TASK DESCRIPTION » What are the lines below, starting at the line containing "Bangunan Lama MAIK" and ending at the line containing "Column of energy in Otepää, Estonia."? Write them out exactly, ends included, without pictures.

THE INPUT »
#####

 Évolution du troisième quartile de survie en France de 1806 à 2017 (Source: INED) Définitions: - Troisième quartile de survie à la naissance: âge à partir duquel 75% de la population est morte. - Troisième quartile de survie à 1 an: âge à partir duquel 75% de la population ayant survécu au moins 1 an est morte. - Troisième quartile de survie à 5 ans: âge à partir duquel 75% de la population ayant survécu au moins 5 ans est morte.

#####

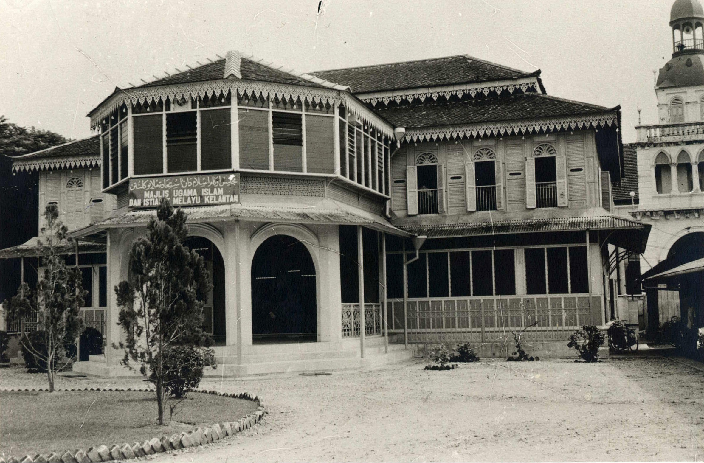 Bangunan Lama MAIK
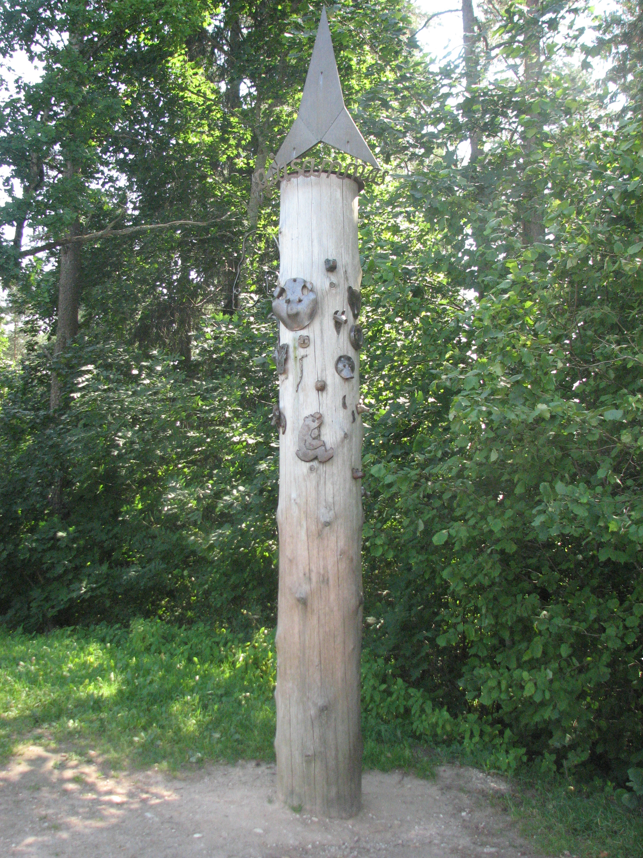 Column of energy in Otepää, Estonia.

#####

RESPONSE BELOW »
 Bangunan Lama MAIK
 Column of energy in Otepää, Estonia.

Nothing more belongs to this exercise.